O pleito de alguns partidos para a anulação da cláusula de barreira não consulta ao interesse público e deve ser rejeitado pela Justiça; esse dispositivo representa um passo, limitado mas concreto, para o aperfeiçoamento da democracia brasileira, ao aproximar o processo político da "verdade eleitoral". O que se espera é que, no bojo das lições do período em conclusão caracterizado por escândalos que ampliaram a dificuldade para governar o país avance no rumo das reformas de natureza política: fidelidade partidária, financiamento público de campanhas, voto em deputados por lista e sistema distrital. Embora não seja realista acreditar em todas essas mudanças, trata-se do avanço possível.
Por isso se impõe consolidar a observância da clausula de desempenho da Lei 9096, de 1995, que estabeleceu critérios para o reconhecimento pleno dos partidos: o funcionamento parlamentar, com direito à instalação de gabinetes de liderança e participação nas comissões, acesso ao fundo partidário e direito à propaganda eleitoral fica restrito a legendas que tenham obtido um mínimo dos votos gerais, distribuídos pelos estados federados.
Sob tal regra é aceitável a fusão de pequenas legendas, desde que a Justiça Eleitoral exija a garantia de vínculo obrigatório e irrevogável na unificação requerida. Não pode ser fusão "para inglês ver", embuste para neutralizar o cumprimento da exigência legal. A vigência da cláusula restritiva e, na seqüência, a concretização de uma reforma possível é de interesse do próprio governo, que se dispõe limitar suas negociações às bancadas partidárias para evitar a repetição do erro de 2003, restaurando o presidencialismo de coalizão em bases sustentáveis.
Essa ampliação do coeficiente de democracia é um objetivo de nossa sociedade desde a independência: a primeira Constituição, de 1824, limitava a participação política a menos de 3% da população, ao criar obstáculos ao direito de voto para a maioria do povo.
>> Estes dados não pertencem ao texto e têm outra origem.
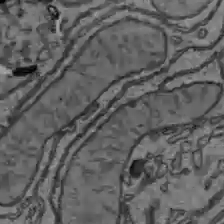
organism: C57BL Mouse
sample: Liver

No II Império a Lei Saraiva, reforma feita já na véspera da República, ampliou esse colégio eleitoral mas deixou de fora, ainda, as mulheres e os analfabetos. O advento do regime republicano aumentou a participação popular; mas "eleições a bico de pena", sob pressão de chefetes regionais, foram uma das causas da Revolução de 1930, que na continuidade com a redemocratização de 1946, sepultou o domínio daquelas oligarquias ao introduzir o voto secreto, serviço eleitoral autônomo e outras garantias.
Infelizmente na ocasião optou-se pelo voto proporcional na escolha de deputados, situação agravada com a liberalidade na formação de partidos após o ciclo autoritário de 1964-85. Nesse último período, típico da diástole política a que se referia Golbery do Couto e Silva, ocorreu fragmentação irresponsável na representação parlamentar com as conseqüências conhecidas. Conscientes de que tal cenário enseja riscos para a democracia, é hora de adotarmos uma reforma capaz de contribuir para a evolução do país.